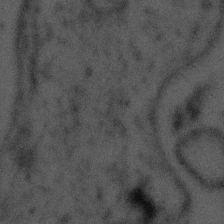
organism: Tuwongella immobilis
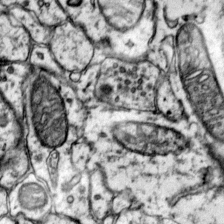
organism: Mouse
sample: Primary visual cortex
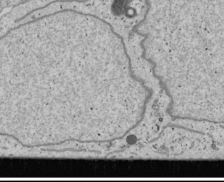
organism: Human
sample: Mitochondria in U2OS cells
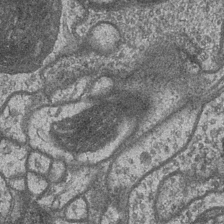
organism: Drosophila
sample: Optic medulla
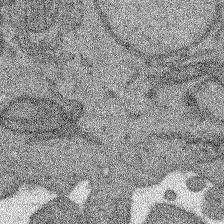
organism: Human
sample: HeLa cells
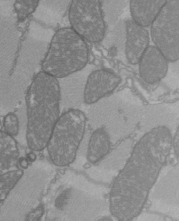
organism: C57BL Mouse
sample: Heart
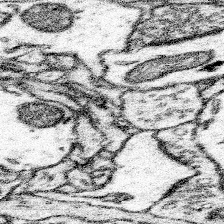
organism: Mouse
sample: Somatosensory cortex neuropil
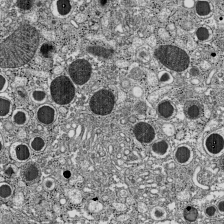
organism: C57BL Mouse
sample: Pancreatic islet
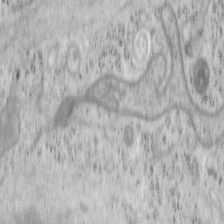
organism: Human
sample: HeLa cells
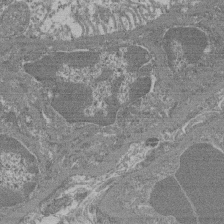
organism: Mouse
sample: Glomerulus
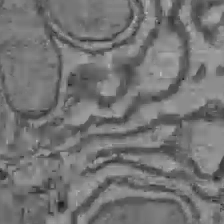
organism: C57BL Mouse
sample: Liver
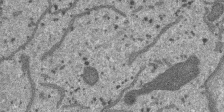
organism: Human
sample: Lung epithelial cells infected with SARS-CoV-2
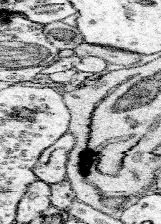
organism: Mouse
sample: Somatosensory cortex neuropil
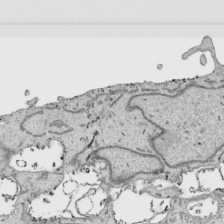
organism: Human
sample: Mitochondria in HCT116 cells
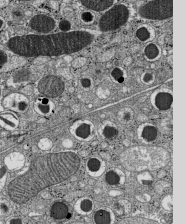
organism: C57BL Mouse
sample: Pancreatic islet
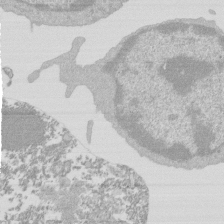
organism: Mouse
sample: Activated Pmel transgenic CD8+ T Cells
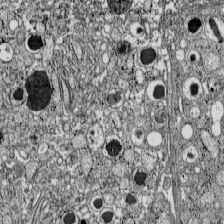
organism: C57BL Mouse
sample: Pancreatic islet
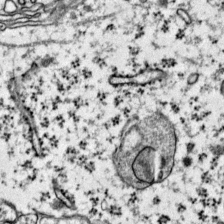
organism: Mouse
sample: Primary visual cortex
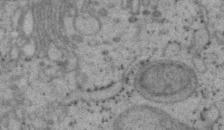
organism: Human
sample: HeLa cells
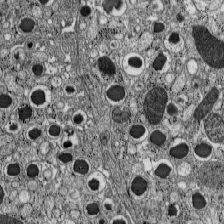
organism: C57BL Mouse
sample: Pancreatic islet
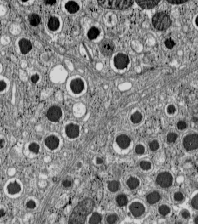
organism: C57BL Mouse
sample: Pancreatic islet
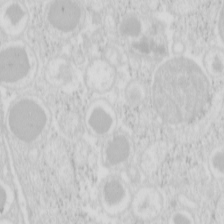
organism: Mouse
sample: Pancreas
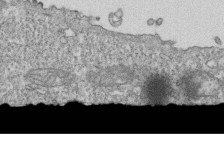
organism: Human
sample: HeLa cell HIV synapse
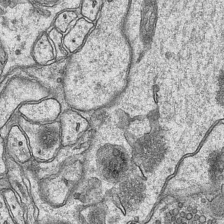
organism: Mouse
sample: CA1 Hippocampus
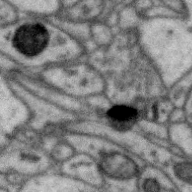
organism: Zebra finch
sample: Brain
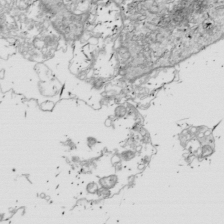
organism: Drosophila
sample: Cell division; meiosis; drosophila spermatocytes
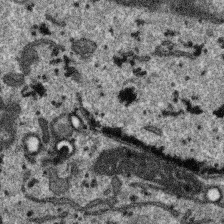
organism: Human
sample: Lung epithelial cells infected with SARS-CoV-2
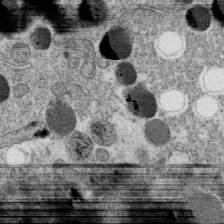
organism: C. elegans
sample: C. elegans oocyte; sperm cells
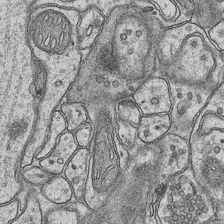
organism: Mouse
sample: CA1 Hippocampus
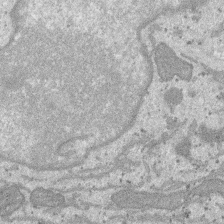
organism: Human
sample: Lung epithelial cells infected with SARS-CoV-2
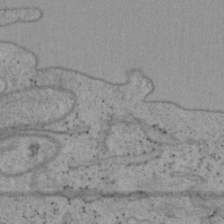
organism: Human
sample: HeLa cells
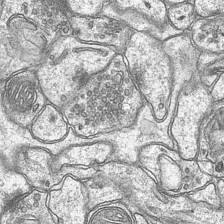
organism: Mouse
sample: CA1 Hippocampus
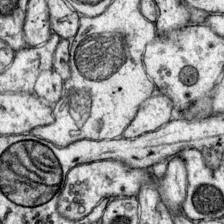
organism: Mouse
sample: Primary visual cortex
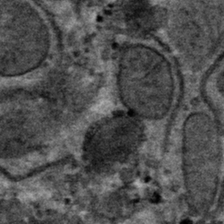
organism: Mouse
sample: Mouse hepatocytes
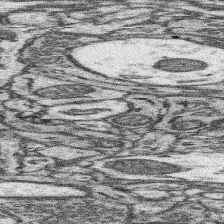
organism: Mouse
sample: Somatosensory cortex neuropil
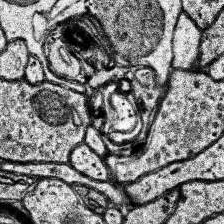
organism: Human
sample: Temporal Lobe
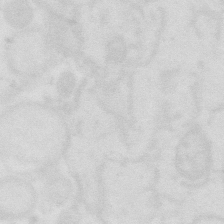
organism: Human
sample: HeLa cells
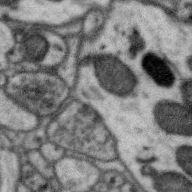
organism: Zebra finch
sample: Brain
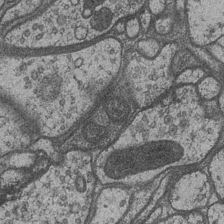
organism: Drosophila
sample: Optic medulla
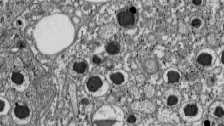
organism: C57BL Mouse
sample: Pancreatic islet
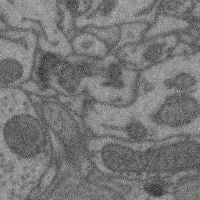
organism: Mouse
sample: Cerebral cortex
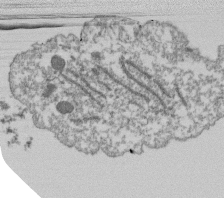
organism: Dictyostelium discoideum
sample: Dictyostelium multivesicular bodies
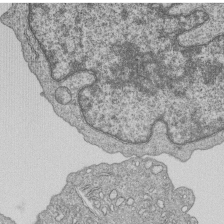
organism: Human
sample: MDA-MB-231 cells
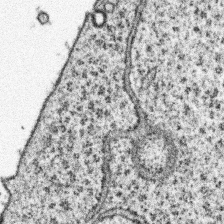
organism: Human
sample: HeLa cells
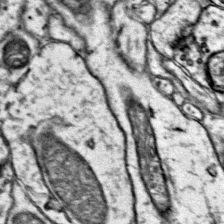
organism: Mouse
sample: Primary visual cortex
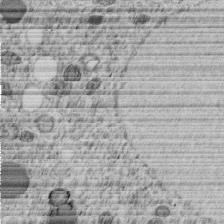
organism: C. elegans
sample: C. elegans embryo early stage
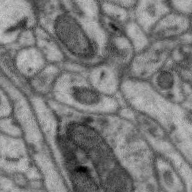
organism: Zebra finch
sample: Brain
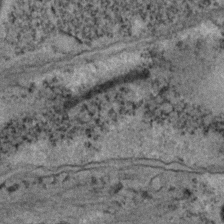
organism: C. elegans
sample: C. elegans embryo
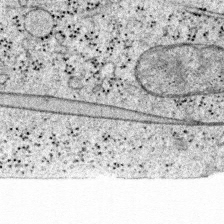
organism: Human
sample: HeLa cells
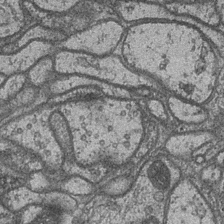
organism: Drosophila
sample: Optic medulla
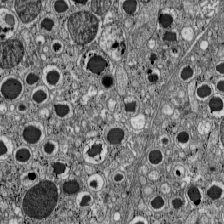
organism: C57BL Mouse
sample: Pancreatic islet
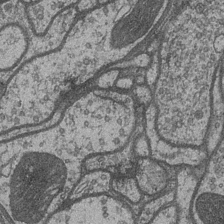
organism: Drosophila
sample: Optic medulla
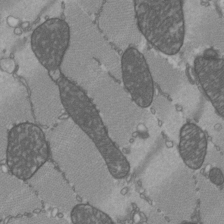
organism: C57BL Mouse
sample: Heart
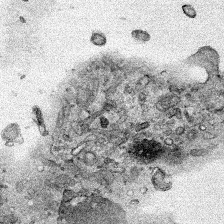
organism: Human
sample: Mitochondria in HCT116 cells
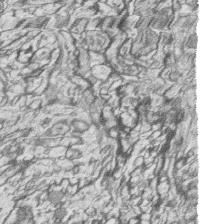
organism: Zebrafish
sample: synaptic ribbons in rod cells and cone cells
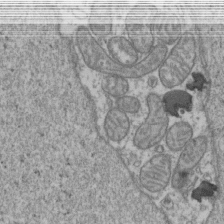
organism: Human
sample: Activated Jurkat CD4+ T cells
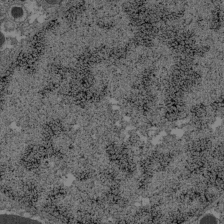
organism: C57BL Mouse
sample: Pancreatic islet
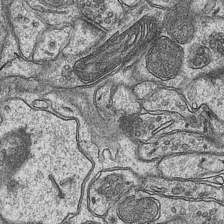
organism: Mouse
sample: CA1 Hippocampus
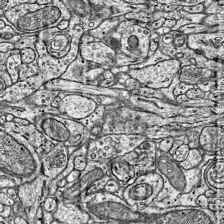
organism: Mouse
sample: Visual Cortex
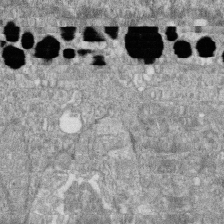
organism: Zebrafish
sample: Cilia; retinal pigment epithelium
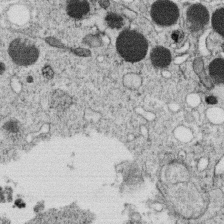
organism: C. elegans
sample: C. elegans oocyte; sperm cells
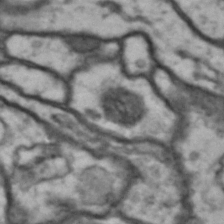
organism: Drosophila
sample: Brain
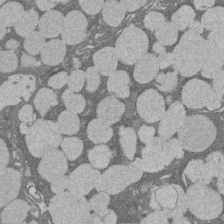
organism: Rat
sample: Salivary granule
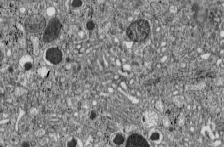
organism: C57BL Mouse
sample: Pancreatic islet
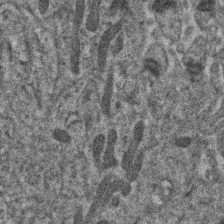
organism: Human
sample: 1205lu cells
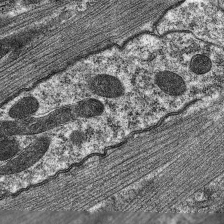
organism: C. elegans
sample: Pharynx
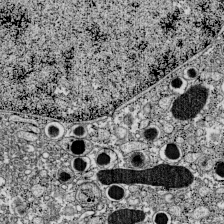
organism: C57BL Mouse
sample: Pancreatic islet
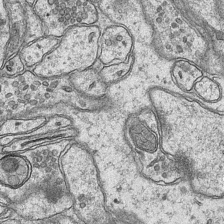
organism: Mouse
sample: CA1 Hippocampus
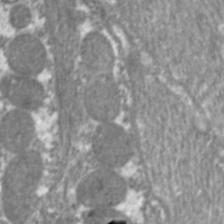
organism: C. elegans
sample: Pharynx
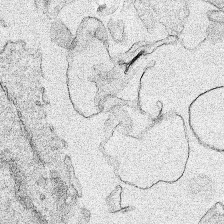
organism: Human
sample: Mitochondria in HCT116 cells
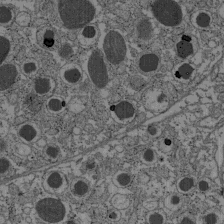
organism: C57BL Mouse
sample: Pancreatic islet
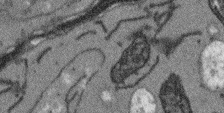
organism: Arabidopsis thaliana
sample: Root tip
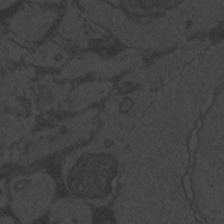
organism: Zebrafish
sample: Macrophage infected with Toxoplasma gondii
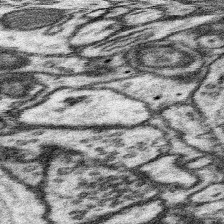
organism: Mouse
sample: Somatosensory cortex neuropil
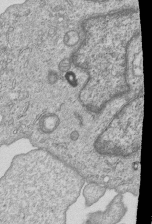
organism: Human
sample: MDA-MB-231 cells
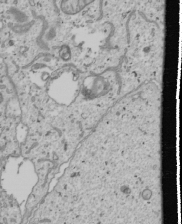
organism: Human
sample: Mitochondria in U2OS cells
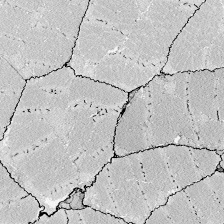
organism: Zebrafish
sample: Whole-Brain
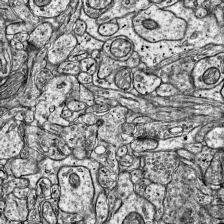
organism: Mouse
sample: Visual Cortex
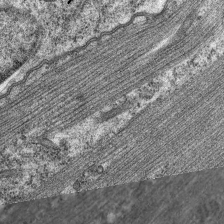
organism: C. elegans
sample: Pharynx
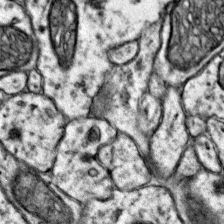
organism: Mouse
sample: Primary visual cortex
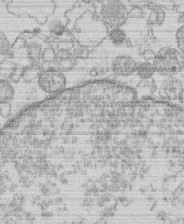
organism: Human
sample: Macrophage cells
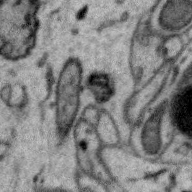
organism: Zebra finch
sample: Brain
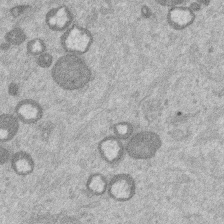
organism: Mouse
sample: Dividing mouse embryo 1 cell stage
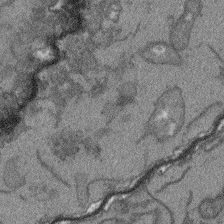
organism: Arabidopsis thaliana
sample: Root tip
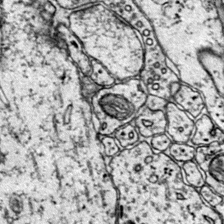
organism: Mouse
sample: Primary visual cortex
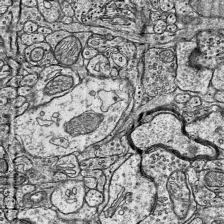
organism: Mouse
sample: Visual Cortex
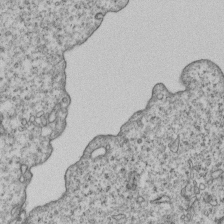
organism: Human
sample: MDA-MB-231 cells
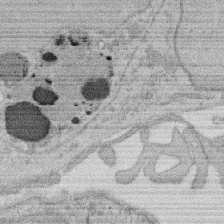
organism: Rat
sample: Salivary granule
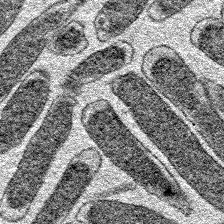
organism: E. coli
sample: E. Coli Bacteria
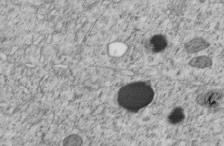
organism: C. elegans
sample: C. elegans embryo early stage
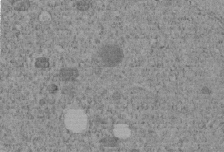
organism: C. elegans
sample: C. elegans embryo early stage
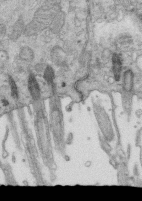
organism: Mouse
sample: Multiciliated cells

* REQUIRED WORK
Reproduce the data above in full, exactly as it is, with the pictures left out.

* ANSWER SPACE
organism: Tuwongella immobilis
organism: Mouse
sample: Primary visual cortex
organism: Human
sample: Mitochondria in U2OS cells
organism: Drosophila
sample: Optic medulla
organism: Human
sample: HeLa cells
organism: C57BL Mouse
sample: Heart
organism: Mouse
sample: Somatosensory cortex neuropil
organism: C57BL Mouse
sample: Pancreatic islet
organism: Human
sample: HeLa cells
organism: Mouse
sample: Glomerulus
organism: C57BL Mouse
sample: Liver
organism: Human
sample: Lung epithelial cells infected with SARS-CoV-2
organism: Mouse
sample: Somatosensory cortex neuropil
organism: Human
sample: Mitochondria in HCT116 cells
organism: C57BL Mouse
sample: Pancreatic islet
organism: Mouse
sample: Activated Pmel transgenic CD8+ T Cells
organism: C57BL Mouse
sample: Pancreatic islet
organism: Mouse
sample: Primary visual cortex
organism: Human
sample: HeLa cells
organism: C57BL Mouse
sample: Pancreatic islet
organism: C57BL Mouse
sample: Pancreatic islet
organism: Mouse
sample: Pancreas
organism: Human
sample: HeLa cell HIV synapse
organism: Mouse
sample: CA1 Hippocampus
organism: Zebra finch
sample: Brain
organism: Drosophila
sample: Cell division; meiosis; drosophila spermatocytes
organism: Human
sample: Lung epithelial cells infected with SARS-CoV-2
organism: C. elegans
sample: C. elegans oocyte; sperm cells
organism: Mouse
sample: CA1 Hippocampus
organism: Human
sample: Lung epithelial cells infected with SARS-CoV-2
organism: Human
sample: HeLa cells
organism: Mouse
sample: CA1 Hippocampus
organism: Mouse
sample: Primary visual cortex
organism: Mouse
sample: Mouse hepatocytes
organism: Mouse
sample: Somatosensory cortex neuropil
organism: Human
sample: Temporal Lobe
organism: Human
sample: HeLa cells
organism: Zebra finch
sample: Brain
organism: Drosophila
sample: Optic medulla
organism: C57BL Mouse
sample: Pancreatic islet
organism: Mouse
sample: Cerebral cortex
organism: Dictyostelium discoideum
sample: Dictyostelium multivesicular bodies
organism: Human
sample: MDA-MB-231 cells
organism: Human
sample: HeLa cells
organism: Mouse
sample: Primary visual cortex
organism: C. elegans
sample: C. elegans embryo early stage
organism: Zebra finch
sample: Brain
organism: C. elegans
sample: C. elegans embryo
organism: Human
sample: HeLa cells
organism: Drosophila
sample: Optic medulla
organism: C57BL Mouse
sample: Pancreatic islet
organism: Drosophila
sample: Optic medulla
organism: C57BL Mouse
sample: Heart
organism: Human
sample: Mitochondria in HCT116 cells
organism: Zebrafish
sample: synaptic ribbons in rod cells and cone cells
organism: Human
sample: Activated Jurkat CD4+ T cells
organism: C57BL Mouse
sample: Pancreatic islet
organism: Mouse
sample: CA1 Hippocampus
organism: Mouse
sample: Visual Cortex
organism: Zebrafish
sample: Cilia; retinal pigment epithelium
organism: C. elegans
sample: C. elegans oocyte; sperm cells
organism: Drosophila
sample: Brain
organism: Rat
sample: Salivary granule
organism: C57BL Mouse
sample: Pancreatic islet
organism: Human
sample: 1205lu cells
organism: C. elegans
sample: Pharynx
organism: C57BL Mouse
sample: Pancreatic islet
organism: Mouse
sample: CA1 Hippocampus
organism: C. elegans
sample: Pharynx
organism: Human
sample: Mitochondria in HCT116 cells
organism: C57BL Mouse
sample: Pancreatic islet
organism: Arabidopsis thaliana
sample: Root tip
organism: Zebrafish
sample: Macrophage infected with Toxoplasma gondii
organism: Mouse
sample: Somatosensory cortex neuropil
organism: Human
sample: MDA-MB-231 cells
organism: Human
sample: Mitochondria in U2OS cells
organism: Zebrafish
sample: Whole-Brain
organism: Mouse
sample: Visual Cortex
organism: C. elegans
sample: Pharynx
organism: Mouse
sample: Primary visual cortex
organism: Human
sample: Macrophage cells
organism: Zebra finch
sample: Brain
organism: Mouse
sample: Dividing mouse embryo 1 cell stage
organism: Arabidopsis thaliana
sample: Root tip
organism: Mouse
sample: Primary visual cortex
organism: Mouse
sample: Visual Cortex
organism: Human
sample: MDA-MB-231 cells
organism: Rat
sample: Salivary granule
organism: E. coli
sample: E. Coli Bacteria
organism: C. elegans
sample: C. elegans embryo early stage
organism: C. elegans
sample: C. elegans embryo early stage
organism: Mouse
sample: Multiciliated cells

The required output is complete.